The Lackawanna Steel plant was declared a Superfund site by the Environmental Protection Agency (EPA) in 1988 after the EPA conducted a Resource Conservation and Recovery Act (RCRA) Facility Assessment of the plant. The state of New York subsequently declared it a Class 2 Inactive Hazardous Waste Site, indicating the site poses a significant potential threat to human health and the environment. In August 1990, Bethlehem Steel (operating as Tecumseh Redevelopment, Inc.) and the EPA entered into an administrative consent order requiring Bethlehem Steel to identify the nature and extent of any releases of hazardous waste and mitigate any emergency situations that might be discovered during the course of the investigations. Bethlehem Steel and its successor corporations have been submitting RCRA Facility Investigation (RFI) reports since then.
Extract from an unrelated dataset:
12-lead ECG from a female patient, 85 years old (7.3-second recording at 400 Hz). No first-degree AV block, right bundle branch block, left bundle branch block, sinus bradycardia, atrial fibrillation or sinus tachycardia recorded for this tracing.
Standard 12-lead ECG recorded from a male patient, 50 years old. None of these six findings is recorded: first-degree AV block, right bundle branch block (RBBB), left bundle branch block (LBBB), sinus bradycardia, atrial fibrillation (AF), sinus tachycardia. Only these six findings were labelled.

Although the RFI was due to be completed in 2004, it still was not complete as of June 2008. The plant was also declared a brownfield in 2003 under the Small Business Liability Relief and Brownfields Revitalization Act of 2002. While this made the city of Lackawanna eligible for federal assistance money to redevelop part of the site, a cooperative agreement had not been signed as of May 2006.
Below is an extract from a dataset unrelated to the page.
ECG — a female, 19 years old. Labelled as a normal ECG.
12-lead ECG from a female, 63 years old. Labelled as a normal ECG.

The city of Lackawanna redeveloped some of the former Lackawanna Steel plant land into small business zones, bringing about 700 jobs back to the town in the late 1980s.

Steel Winds, an eight-windmill wind farm owned by BQ Energy, opened on the old plant's slag heaps in September 2006. Another six turbines were added in 2012.
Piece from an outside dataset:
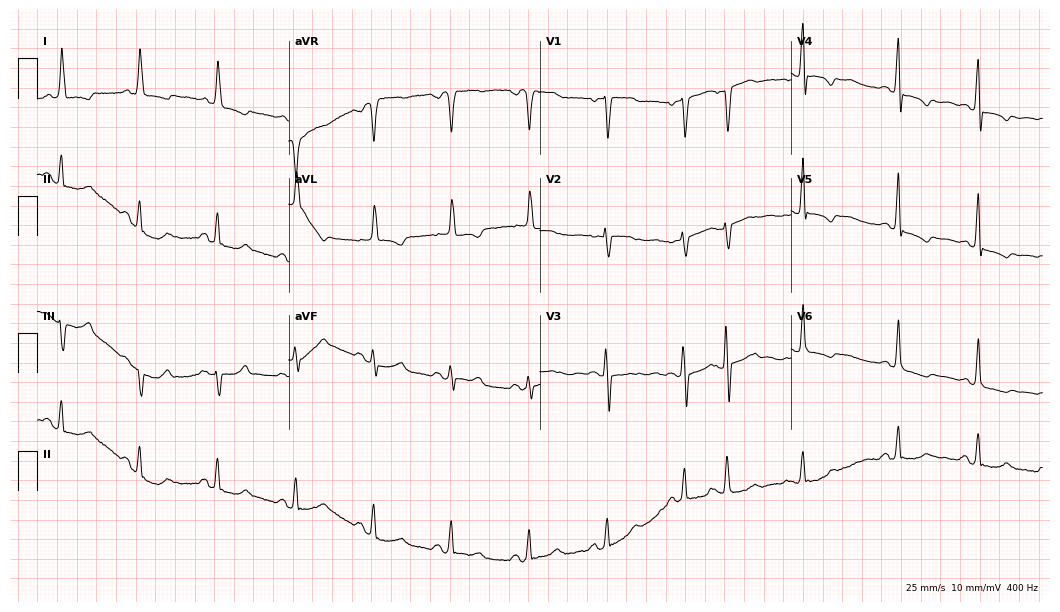
12-lead ECG (10.2-second recording at 400 Hz) from an 82-year-old female patient. Screened for six findings — first-degree AV block, right bundle branch block, left bundle branch block, sinus bradycardia, atrial fibrillation, sinus tachycardia — none is recorded. Only these six findings were labelled.

As of 2018, Erie County owns 240 acres of the complex. 140 acres of former brownfield have been remediated, and a bike path now spans a portion of the property.

==Historic sites==
The Lackawanna Steel Company's original stone furnaces near Scranton, Pennsylvania, were placed on the National Register of Historic Places in 1991.

In addition to the original stone furnaces near Scranton, a number of the company's other construction projects are listed on the National Register of Historic Places. These include:

- Bridge (Royal, Nebraska), Township Road over unnamed stream, 6.8 miles northeast of Royal, Nebraska (Lackawanna Steel Co.)
- Bridge 9, Shawville Road, Sheldon, Vermont (Lackawanna Steel Construction Co.)
- Garretson Outlet Bridge, County Roadd K64 over Garretson Outlet Ditch, Whiting, Iowa (Lackawanna Steel Co.)
- Mallory Township Bridge, County Road over unnamed stream, Osterdock, Iowa (Lackawanna Steel Co.)
- Neligh Mill Bridge, Elm Street over the Elkhorn River, Neligh, Nebraska (Cambria/Lackawanna Steel Cos.)
- North Loup Bridge, County Road over the North Loup River, 1.5 miles northeast of North Loup, Nebraska (Cambria & Lackawanna Steel Cos.)
- Ponca Creek Bridge, County Road over Ponca Creek, 3 miles east of Lynch, Nebraska (Lackawanna Steel Co.)
- Quarry Bridge, County Road I-4 over Iowa Road, Marshalltown, Iowa (Lackawanna Steel, King and Twiss)

==Lackawanna Steel in popular culture==
In 2001, the Tony Award-winning actor and playwright Ruben Santiago-Hudson wrote Lackawanna Blues, a one-man play which depicts a fictionalized version of the playwright's childhood growing up in Lackawanna, New York. The play, which won two OBIE awards, features a number of characters who work or worked at the Lackawanna Steel Co. plant, and the company's role in the town is discussed several times in the play.